HONG Lu, LI Yueming, SHEN Zongyang, WANG Zhumei, HONG Yan HONG Qian
(School of Materials Science and Engineering, Jingdezhen Ceramic Institute; Key Laboratory of Functional Ceramic Materials of
China Light Industry; Jingdezhen 333403, Jiangxi, China)
Abstract: 0.96 (KxNa1-xNbO3)-0.04Bi0.5Na0.5ZrO3(0.96KxN1-xN-0.04BNZ, x =0.48, 0.49, 0.50, 0.51, 0.52) ceramics were prepared by conventional solid state reaction method. The crystal structure, micromorphology and electrical properties of 0.96KxN1-xN-0.04BNZ piezoceramics were systemically investigated.
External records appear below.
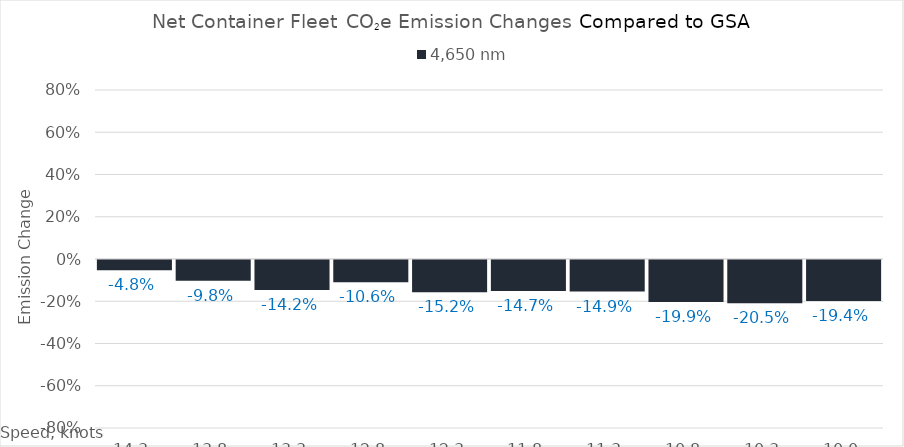
| Category | 4,650 |
|---|---|
| 14.3 | -0.048 |
| 13.8 | -0.098 |
| 13.3 | -0.142 |
| 12.8 | -0.106 |
| 12.3 | -0.152 |
| 11.8 | -0.147 |
| 11.3 | -0.149 |
| 10.8 | -0.199 |
| 10.3 | -0.205 |
| 10.0 | -0.194 |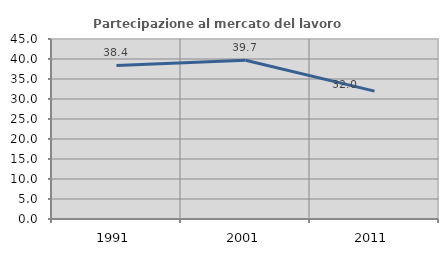
| Category | Partecipazione al mercato del lavoro  femminile |
|---|---|
| 1991.0 | 38.399 |
| 2001.0 | 39.7 |
| 2011.0 | 31.962 |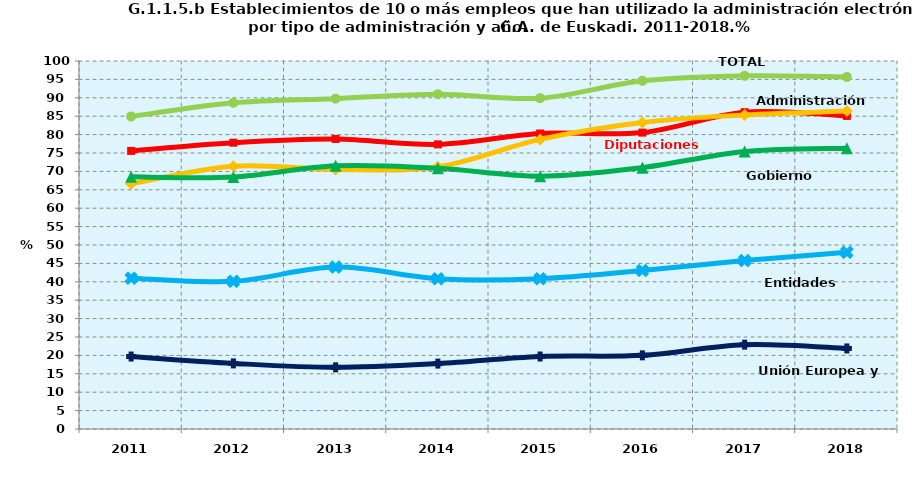
| Category | TOTAL | Diputaciones Forales | Administración Central | Gobierno Vasco | Entidades Locales | Unión Europea y Otros |
|---|---|---|---|---|---|---|
| 2011.0 | 84.919 | 75.566 | 66.635 | 68.518 | 40.99 | 19.69 |
| 2012.0 | 88.639 | 77.803 | 71.399 | 68.457 | 40.12 | 17.825 |
| 2013.0 | 89.774 | 78.814 | 70.5 | 71.513 | 43.99 | 16.752 |
| 2014.0 | 90.972 | 77.343 | 71.245 | 70.852 | 40.845 | 17.779 |
| 2015.0 | 89.9 | 80.3 | 78.7 | 68.7 | 40.845 | 19.7 |
| 2016.0 | 94.63 | 80.543 | 83.285 | 71.025 | 43.062 | 20.023 |
| 2017.0 | 95.964 | 86.074 | 85.341 | 75.396 | 45.758 | 22.918 |
| 2018.0 | 95.655 | 85.076 | 86.41 | 76.28 | 48.003 | 21.89 |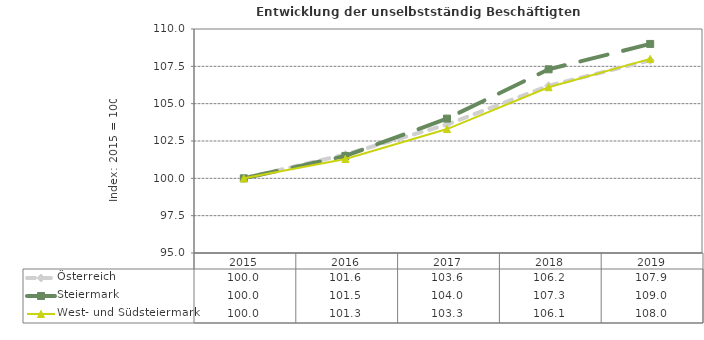
| Category | Österreich | Steiermark | West- und Südsteiermark |
|---|---|---|---|
| 2019.0 | 107.9 | 109 | 108 |
| 2018.0 | 106.2 | 107.3 | 106.1 |
| 2017.0 | 103.6 | 104 | 103.3 |
| 2016.0 | 101.6 | 101.5 | 101.3 |
| 2015.0 | 100 | 100 | 100 |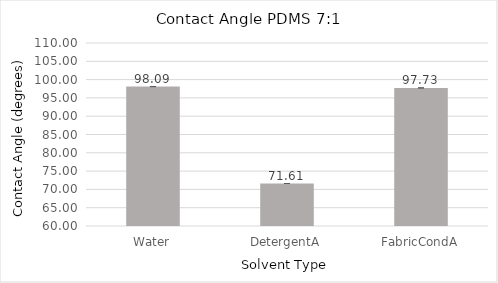
| Category | Series 0 |
|---|---|
| Water | 98.093 |
| DetergentA | 71.607 |
| FabricCondA | 97.733 |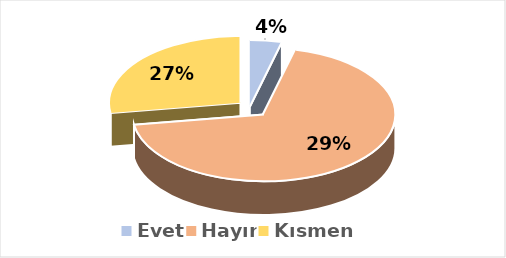
| Category | Evet |
|---|---|
| Evet | 0.039 |
| Hayır | 0.686 |
| Kısmen | 0.275 |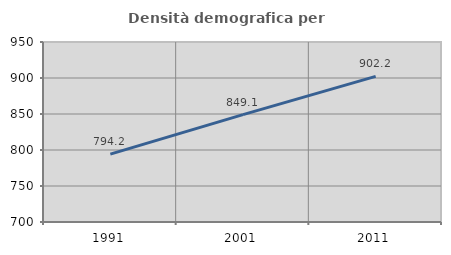
| Category | Densità demografica |
|---|---|
| 1991.0 | 794.205 |
| 2001.0 | 849.098 |
| 2011.0 | 902.176 |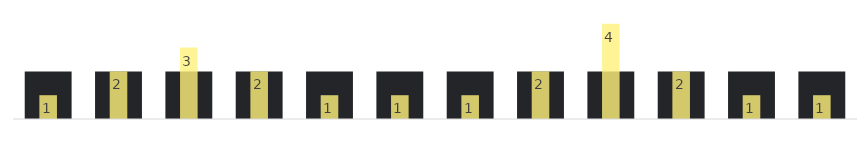
| Category | Summe von Ziel |
|---|---|
| 1 | 2 |
| 2 | 2 |
| 3 | 2 |
| 4 | 2 |
| 5 | 2 |
| 6 | 2 |
| 7 | 2 |
| 8 | 2 |
| 9 | 2 |
| 10 | 2 |
| 11 | 2 |
| 12 | 2 |

The results indicated that all the samples have a pure perovskite structure, and a morphortropic phase boundary (MPB) region with the coexistence of orthorhombic and tetragonal phases can be found in the composition x range of 0.5-0.51. The bulk density of the sample first increases and then decreases with the firing temperature increasing. The highest density was achieved at 1120℃ for 3 h, the bulk density of the sample first increases and then decreases with the content of K increasing, the bulk density reaches the maximum (ρ=4.56 g/cm3) at x = 0.5. The piezoelectric constant d33, electromechanical coupling factor kp and the dielectric constant εr of the samples first increases and then decreases with the increasing of x content, while the mechanical quality factor Qm and dielectric loss tanδof the ceramics show opposite trend. The optimized piezoelectric properties can be obtained for the ceramics with x = 0.50 composition as follows: d33=305 pC/N, kp=36.8%, Qm = 49, εr = 1390, tanδ = 3.2% and Curie temperature TC = 320 ℃.
Key words: Potassium sodium niobate; Lead-free piezoelectric ceramics; Bismuth sodium zirconate; piezoelectric properties;